"""

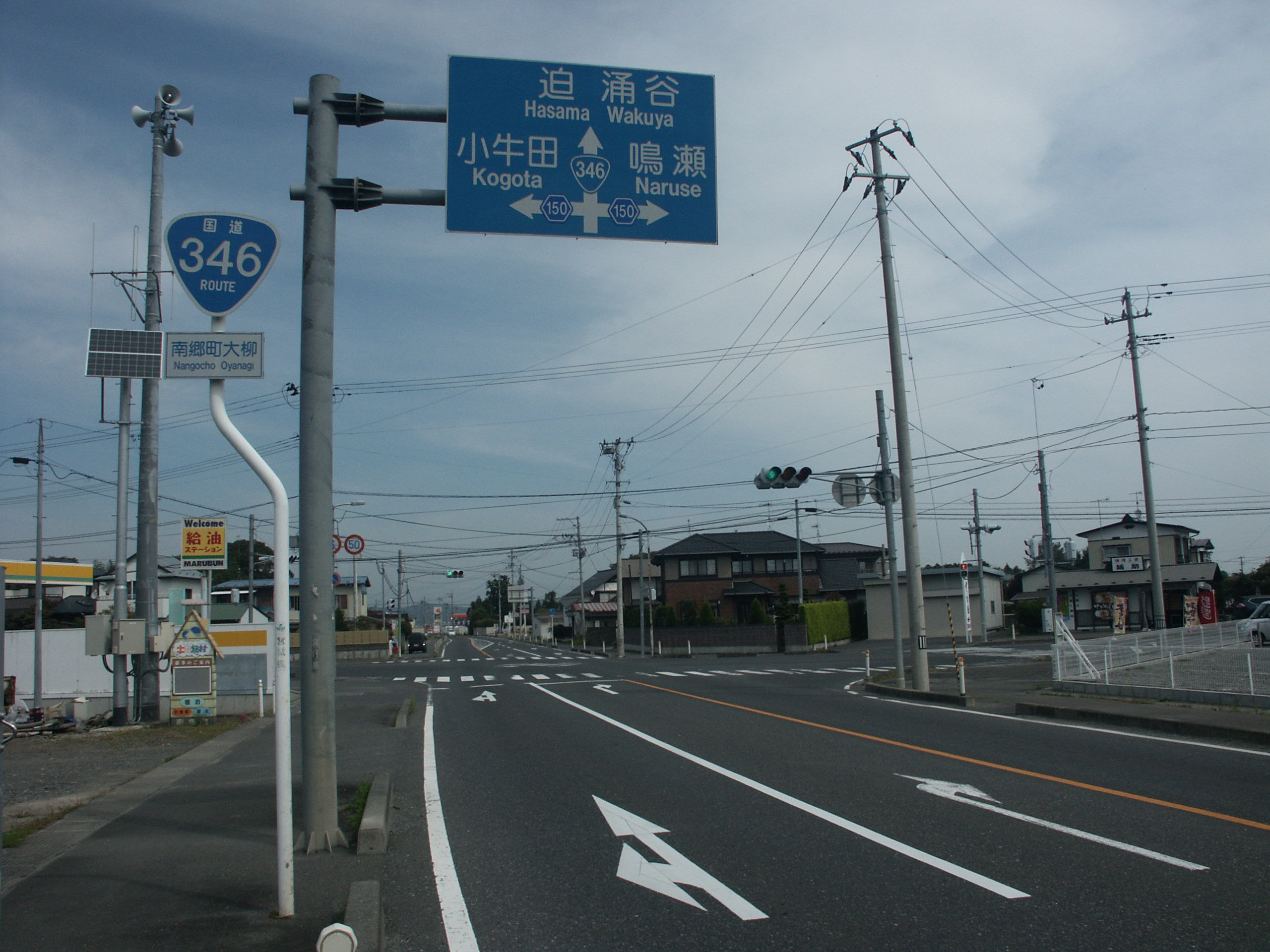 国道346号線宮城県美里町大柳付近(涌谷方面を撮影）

"""
"""

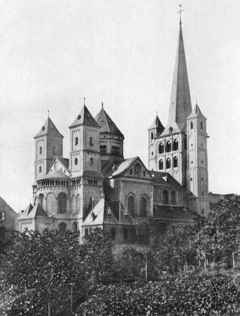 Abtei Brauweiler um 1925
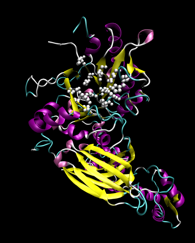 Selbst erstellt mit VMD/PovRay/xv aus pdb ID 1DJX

"""

__THE PROBLEM__. Look above for the line with "Abtei Brauweiler um 1925" and the line with "Selbst erstellt mit", then restate exactly those two lines and all lines between them, with no pictures.

__RESULT FOR THIS EXERCISE__.
 Abtei Brauweiler um 1925
 Selbst erstellt mit VMD/PovRay/xv aus pdb ID 1DJX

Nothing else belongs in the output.